Now, just like Bloom and the open source models that I mentioned with bias, there are things in the works to make these models more environmentally sustainable. There are activities by organizations like Google and OpenAI to neutralize the carbon footprint of these technologies, but there are also research communities that are working on making the models more efficient, which means they cost less energy to run. So again, it's about balance. It's about finding ways to identify and work with the technologies in ways which are more ethical than perhaps we would otherwise do. In an education context, we've obviously spoken a lot since November around truth and academic integrity around the idea that students are going to be cheating with these technologies. I tend to steer away from that narrative for a couple of reasons. So I think that it would be redundant to say that students aren't going to use these technologies first of all.

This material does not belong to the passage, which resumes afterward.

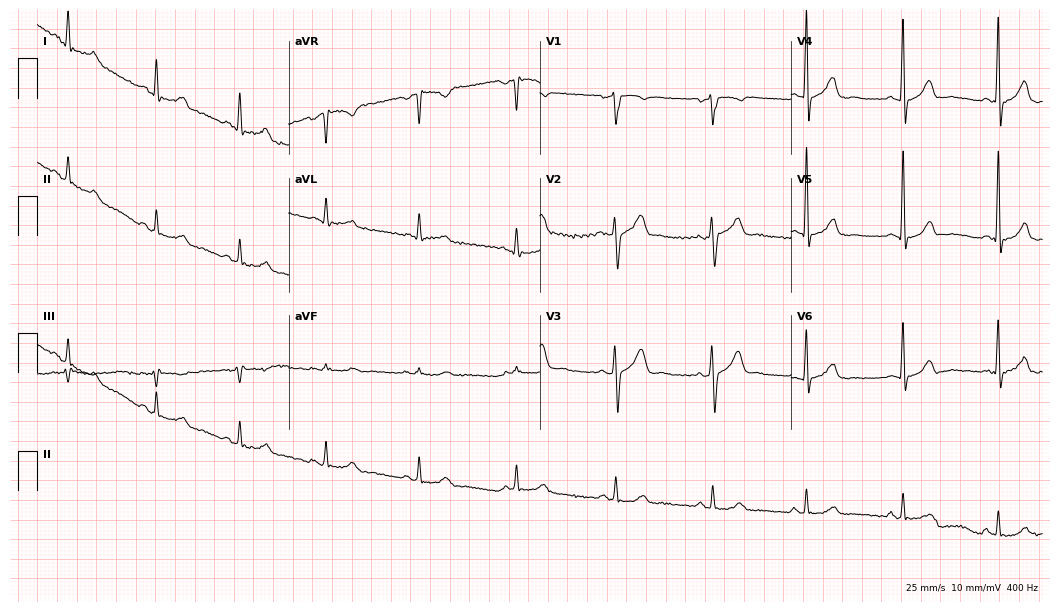
Standard 12-lead ECG recorded from a male, 47 years old (10.2-second recording at 400 Hz). Read as a normal ECG.

I know if I was a student, I would be using them technologies. If I was in secondary school and I was being given a piece of homework that ChatGPT could do, I would probably get ChatGPT to do that for me. That that means really that we have to reframe how we think about assessments with ChatGPT. We've got to look for opportunities for using ChatGPT that go beyond that, and I'll talk about that more in the second session in this series and how we can design assessment tasks. Which are a little bit more AI proof or maybe a bit more human friendly if you want to frame it that way. But we know that that narrative around cheating has been really prevalent in the media and that it's something that secondary K-12 and higher education are really, really concerned about.
But in terms of truth, and I've subtitled this side, truth and academic integrity, truth has a few other meanings when it concerns artificial intelligence. So first of all, this idea of hallucinations that you might have come across if you've read a bit around AI. A model like ChatGPT is designed to, as I mentioned earlier, take a chunk of text in the dataset and process it and give the probabilistic outcome of what you are looking for as a user. What a ChatGPT or a similar model doesn't have is something called ground truth. It's got no point to anchor itself to in reality, it will just completely spin out total gibberish. It will create facts or things that seem like facts, will fabricate references, and that's because of how it's designed. So some people call this a glitch. I say that it's not a glitch, it's actually it's a design feature of these models because they were never designed to provide truthful output.
So if you ask ChatGPT to write an essay and provide references, depending on which model you use, 3.5 or four, some of the references might be accurate, some will be totally made up. What we call hallucination or what many people call hallucination, I like to just call it a fabrication because I think hallucination anthropomorphize is a little bit too much and makes it sound like ChatGPT is thinking about something when it isn't. But those fabrications can be really compelling, and I think that's the biggest issue here, and that leads into the kind of fake news angle. So the potential for these language models to create misinformation is huge. And I think that's a much more pressing concern than whether students are going to use these technologies to cheat. So we've already seen these technologies, and I'm talking image and text and video generation and audio being used in the context of things like deep fakes to create likenesses of political figures.
So you may have seen Donald Trump getting arrested, that was a Midjourney image. You may have seen a fiery explosion near the Pentagon, which knocked $5 billion off the US stock market very briefly, which was again generated in Midjourney. But we've also got generative AI now that can really effectively emulate a person's voice. So if I was to record 10 or 15 minutes of my voice or use the recording from this session and put it into any applications which are commercially available at the moment. So one called Descript is one that springs to mind. It will generate for you a very, very accurate AI version of your voice. We've seen this already coming into play. We've seen right wing political agitators in the US creating videos of a post apocalyptic sort of Biden reelection future as propaganda. Which have included deep faked audio of Joe Biden saying things that he never said.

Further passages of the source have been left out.